Effect of nozzle diameter on mechanical and geometric performance of 3D printed carbon fibre-reinforced composites manufactured by fused filament fabrication

Fused filament fabrication (FFF) is one of the most popular additive manufacturing (AM) technologies due to its ability to build thermoplastic parts with complex geometries at low cost. The FFF technique has been mainly used for rapid prototyping owing to the poor mechanical and geometrical properties of pure thermoplastic parts. However, both the development of new fibre-reinforced filaments with improved mechanical properties, and more accurate composite 3D printers have broadened the scope of FFF applications to functional components. FFF is a complex process with a large number of parameters influencing product quality and mechanical properties, and the effects of the combined parameters are usually difficult to evaluate. An array of parameter combinations has been analysed for improving the mechanical performance of thermoplastic parts such as layer thickness, build orientation, raster angle, raster width, air gap, infill density and pattern, fibre volume fraction, fibre layer location, fibre orientation and feed rate. This study aims to assess the effects of nozzle diameter on the mechanical performance and the geometric properties of 3D printed short carbon fibre-reinforced composites processed by the FFF technique.

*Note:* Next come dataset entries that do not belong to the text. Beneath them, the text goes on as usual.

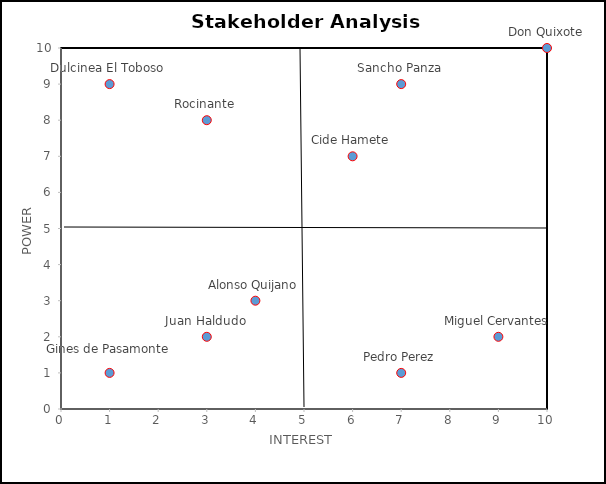
| Category | STAKEHOLDER NAME |
|---|---|
| 10.0 | 10 |
| 7.0 | 9 |
| 6.0 | 7 |
| 1.0 | 9 |
| 1.0 | 1 |
| 3.0 | 2 |
| 3.0 | 8 |
| 7.0 | 1 |
| 4.0 | 3 |
| 9.0 | 2 |
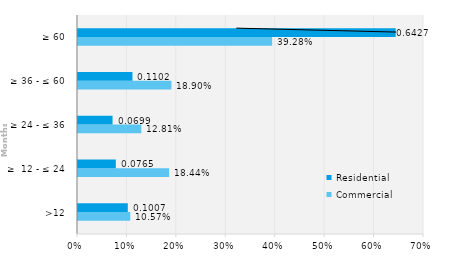
| Category | Commercial | Residential |
|---|---|---|
| >12 | 0.106 | 0.101 |
| ≥  12 - ≤ 24 | 0.184 | 0.076 |
| ≥ 24 - ≤ 36 | 0.128 | 0.07 |
| ≥ 36 - ≤ 60 | 0.189 | 0.11 |
| ≥ 60 | 0.393 | 0.643 |
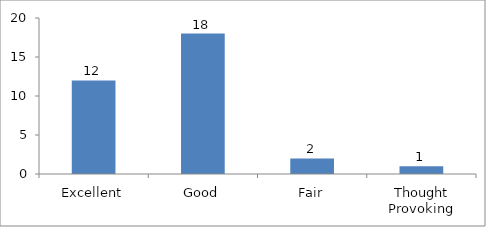
| Category | How would you rate this session or workshop? |
|---|---|
| Excellent | 12 |
| Good | 18 |
| Fair | 2 |
| Thought Provoking | 1 |
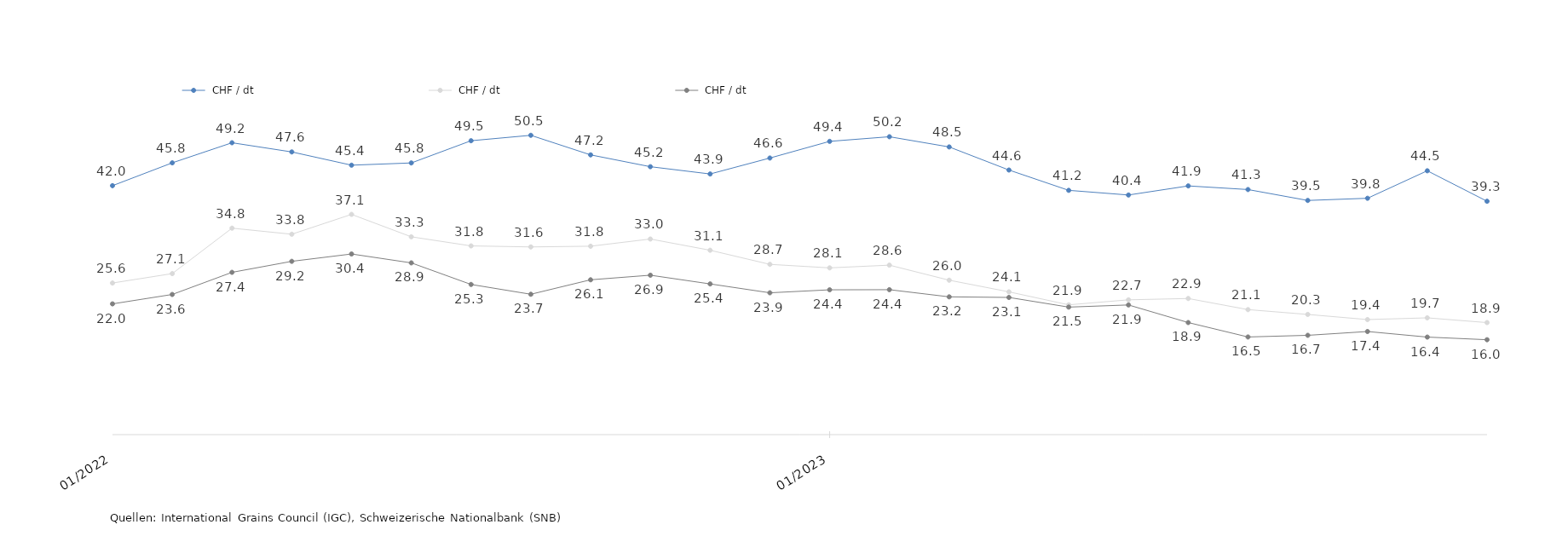
| Category | Sojaschrot CBOT | Körnermais MATIF | Körnermais CBOT |
|---|---|---|---|
| 2022-01-01 | 41.961 | 25.555 | 22.039 |
| 2022-02-01 | 45.811 | 27.141 | 23.624 |
| 2022-03-01 | 49.198 | 34.8 | 27.355 |
| 2022-04-01 | 47.65 | 33.78 | 29.21 |
| 2022-05-01 | 45.418 | 37.124 | 30.448 |
| 2022-06-01 | 45.794 | 33.343 | 28.95 |
| 2022-07-01 | 49.539 | 31.812 | 25.312 |
| 2022-08-01 | 50.453 | 31.636 | 23.659 |
| 2022-09-01 | 47.153 | 31.758 | 26.1 |
| 2022-10-01 | 45.159 | 32.97 | 26.871 |
| 2022-11-01 | 43.933 | 31.078 | 25.401 |
| 2022-12-01 | 46.622 | 28.699 | 23.908 |
| 2023-01-01 | 49.433 | 28.11 | 24.41 |
| 2023-02-01 | 50.212 | 28.566 | 24.431 |
| 2023-03-01 | 48.493 | 26.031 | 23.224 |
| 2023-04-01 | 44.6 | 24.066 | 23.123 |
| 2023-05-01 | 41.177 | 21.877 | 21.495 |
| 2023-06-01 | 40.39 | 22.722 | 21.857 |
| 2023-07-01 | 41.922 | 22.945 | 18.891 |
| 2023-08-01 | 41.311 | 21.072 | 16.459 |
| 2023-09-01 | 39.472 | 20.26 | 16.739 |
| 2023-10-01 | 39.84 | 19.392 | 17.38 |
| 2023-11-01 | 44.475 | 19.683 | 16.442 |
| 2023-12-01 | 39.339 | 18.884 | 15.995 |
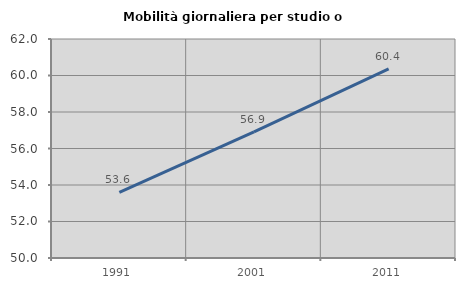
| Category | Mobilità giornaliera per studio o lavoro |
|---|---|
| 1991.0 | 53.599 |
| 2001.0 | 56.915 |
| 2011.0 | 60.367 |
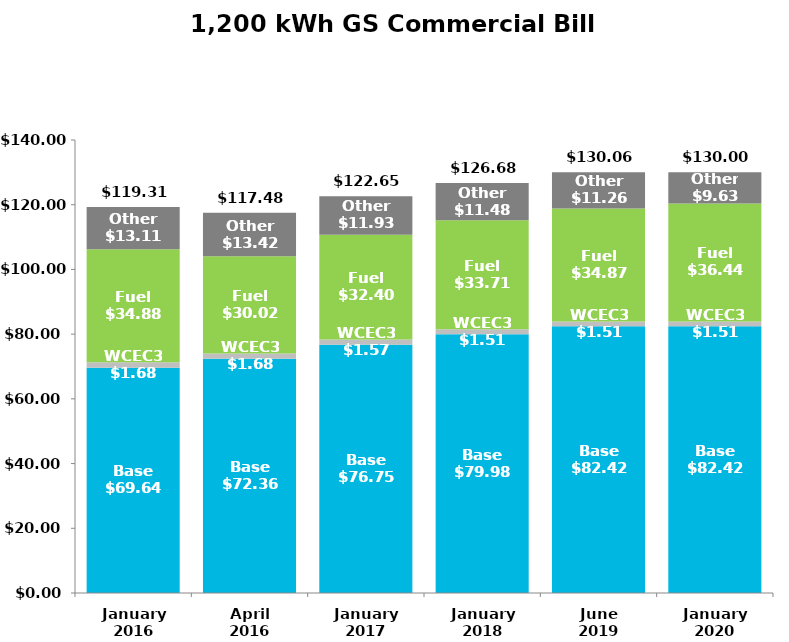
| Category | Base | WCEC3 | Fuel | Other |
|---|---|---|---|---|
| January
2016 | 69.64 | 1.68 | 34.88 | 13.11 |
| April
2016 | 72.36 | 1.68 | 30.02 | 13.42 |
| January
2017 | 76.75 | 1.57 | 32.4 | 11.93 |
| January
2018 | 79.98 | 1.51 | 33.71 | 11.48 |
| June
2019 | 82.42 | 1.51 | 34.87 | 11.26 |
| January
2020 | 82.42 | 1.51 | 36.44 | 9.63 |
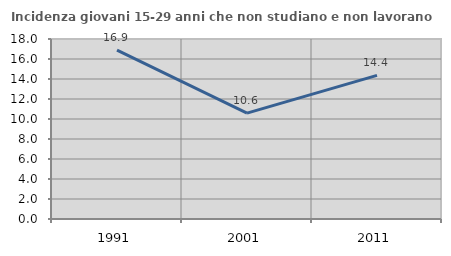
| Category | Incidenza giovani 15-29 anni che non studiano e non lavorano  |
|---|---|
| 1991.0 | 16.887 |
| 2001.0 | 10.583 |
| 2011.0 | 14.36 |

Tensile and three-point bending tests were performed to characterise the mechanical response of the 3D printed composite samples. The dimensional accuracy, the flatness error and surface roughness of the printed specimens were also evaluated. Moreover, manufacturing costs, which are related to printing time, were evaluated. Finally, scanning electron microscopy images of the printed samples were analysed to estimate the porosity as a function of the nozzle diameter and to justify the effect of nozzle diameter on dimensional accuracy and surface roughness.

The effect of nozzle diameter on the mechanical and geometric quality of 3D printed composite samples was significant. In addition, large nozzle diameters tended to increase mechanical performance and enhance surface roughness, with a reduction in manufacturing costs. In contrast, 3D printed composite samples with small nozzle diameter exhibited higher geometric accuracy. However, the effect of nozzle diameter on the flatness error and surface roughness was of slight significance. Finally, some print guidelines are included.

The effect of nozzle diameter, which is directly related to product quality and manufacturing costs, has not been extensively studied. The presented study provides more information regarding the dependence of the mechanical, microstructural and geometric properties of short carbon fibre-reinforced nylon composite components on nozzle diameter.